Vaig sobre neu

Hasta mediados del siglo XIX, el único intento colonizador del extremo sur del continente americano había sido la fundación fallida, en 1584, de dos ciudades –Nombre de Jesús, en la entrada del estrecho de Magallanes; y Ciudad del Rey Felipe, no lejos de la actual Punta Arenas– después del paso por allá, unos años atrás, del pirata Drake. El navegante inglés había producido sudores fríos en la burocracia imperial, suscitando la intervención personal del Felipe II y de su primo el Duque de Alba, quienes pusieron el asunto en manos de algunos de los mejores profesionales de aquel entonces, como fueron Pedro Sarmiento de Gamboa, eximio navegante, fino escritor, ocultista y astrólogo, acusado por la Santa Inquisición de fabricar amuletos y anillos para obtener suerte en la guerra y en los lances amorosos; y Bautista Antonelli, ingeniero que dejaría su impronta en fuertes tan emblemáticos como los de Cartagena de Indias o La Habana.

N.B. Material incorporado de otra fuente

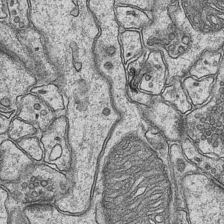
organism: Mouse
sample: CA1 Hippocampus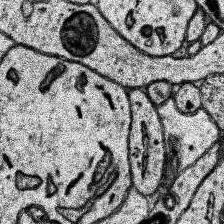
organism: Human
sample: Temporal Lobe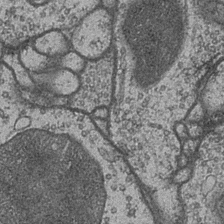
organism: Drosophila
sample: Optic medulla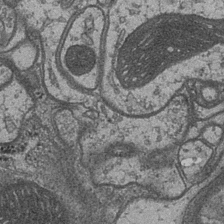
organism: Drosophila
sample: Optic medulla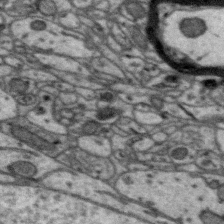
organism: Zebra finch
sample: Brain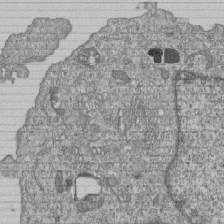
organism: Human
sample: MDA-MB-231 cells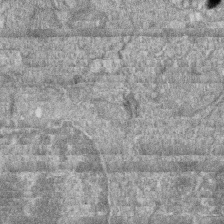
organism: Zebrafish
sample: Cilia; retinal pigment epithelium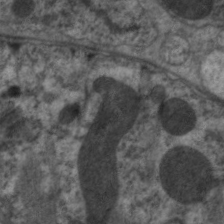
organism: C. elegans
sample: Pharynx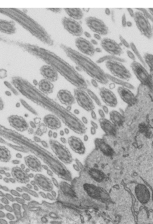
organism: Mouse
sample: Mouse epididymis efferent ductule cilia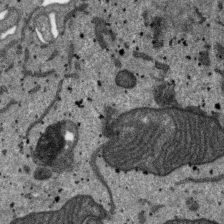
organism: Human
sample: Lung epithelial cells, uninfected (mock) control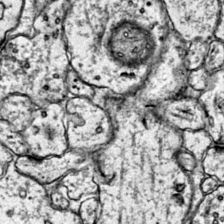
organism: Mouse
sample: Primary visual cortex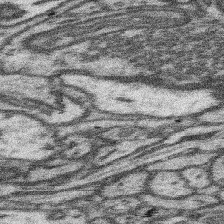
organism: Mouse
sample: Somatosensory cortex neuropil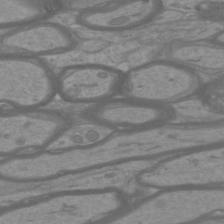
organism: Mouse
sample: Cortical neurons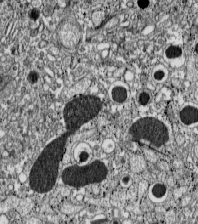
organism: C57BL Mouse
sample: Pancreatic islet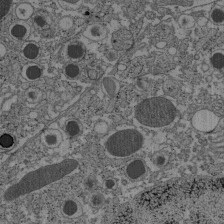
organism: C57BL Mouse
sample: Pancreatic islet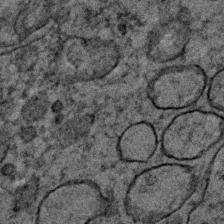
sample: Trachea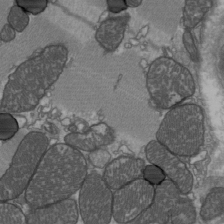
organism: C57BL Mouse
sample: Heart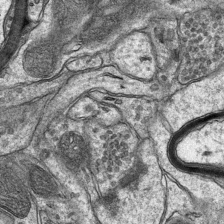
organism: Mouse
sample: CA1 Hippocampus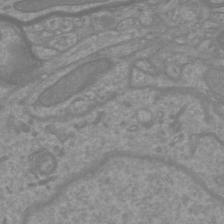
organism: Mouse
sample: Cortical neurons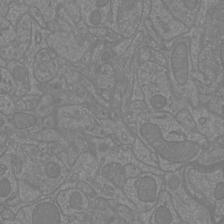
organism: Mouse
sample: Cortical neurons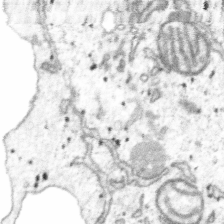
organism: Human
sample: HeLa cells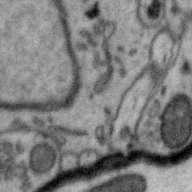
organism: Zebra finch
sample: Brain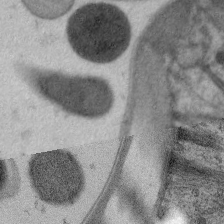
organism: C. elegans
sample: Pharynx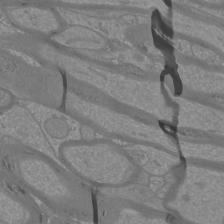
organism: Mouse
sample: Cortical neurons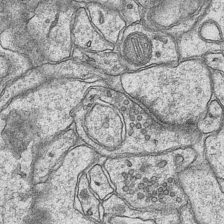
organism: Mouse
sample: CA1 Hippocampus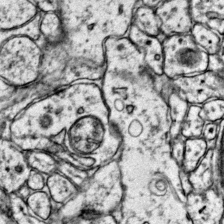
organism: Mouse
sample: Primary visual cortex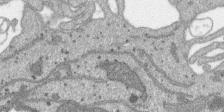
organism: Human
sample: Lung epithelial cells infected with SARS-CoV-2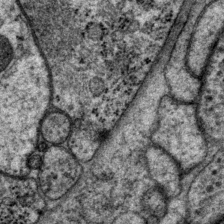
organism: P. pacificus
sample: Pharynx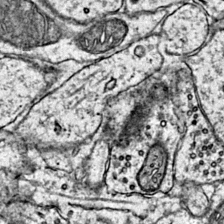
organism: Mouse
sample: Primary visual cortex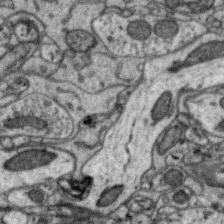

Tras una odisea indescriptible, después de terribles dificultades, cerca de medio millar de personas alcanzaron el Estrecho de la Madre de Dios, nombre con el que se le conocía entonces. Los pobladores, en su inmensa mayoría, eran vecinos de Écija y Sevilla, lo que no dejaba de ser un despropósito en esas tierras de clima subpolar. Ya en el siglo XVII se decía que atravesar el estrecho era “viaje no de cristianos sino de hombres desesperados”.

Bien podrían los de Écija haber dicho con el poeta Ausiàs March, otro desesperado: 

Vaig sobre neu, descalç ab nua testa.

Hubo que esperar casi tres siglos para que los europeos intentaran de nuevo poblar esas tierras. Sólo que en lugar de sevillanos, el estrecho se llenó de croatas.